What Drove The Predictions
First, age was a major factor in predicting
Total Contract Value. The chart below shows, as would be expected, older free agents get smaller contracts.
Prior 3-Years WAR proved to be very important to predictions, which makes sense – players who produced more over a sustained period of time should earn bigger contracts.

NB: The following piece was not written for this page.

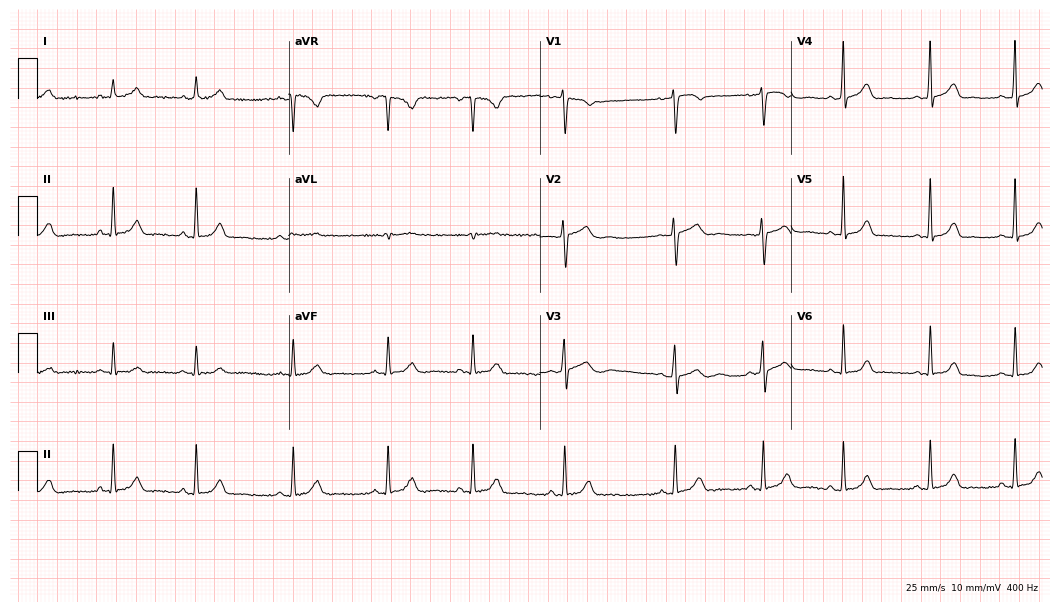
Resting 12-lead electrocardiogram. Patient: a 27-year-old woman. Read as a normal ECG.

3-Years Prior WAR metric also reveals an expected but important truth about the model: it does NOT perform well at the upper-extremes. In the chart below, the orange marks are actual contract values from the past, and blue values are what the model would’ve predicted. As you can see, the actual values start exceeding the predicted values by significant amounts for most players above 10
3-Years Prior WAR. For contracts like the 2019 paydays, the model would’ve performed poorly.
This could mean that Bryce Harper and Manny Machado got over-paid significantly due to an irrational market, or it could mean there is something else going on with these players that the model doesn’t account for, such as marketing and revenue benefits from adding these marquee players that justify the additional cost.
Lastly, if a player rejected a
qualifying offer, the model attributes significantly more value to the player. This is intuitive and obvious to a person, but is very important context to the AI.
These variables are combined with many more to drive the AI models, with the best models I eventually relied upon being those that made the most sense of the 80+ variables available to them to predict contracts.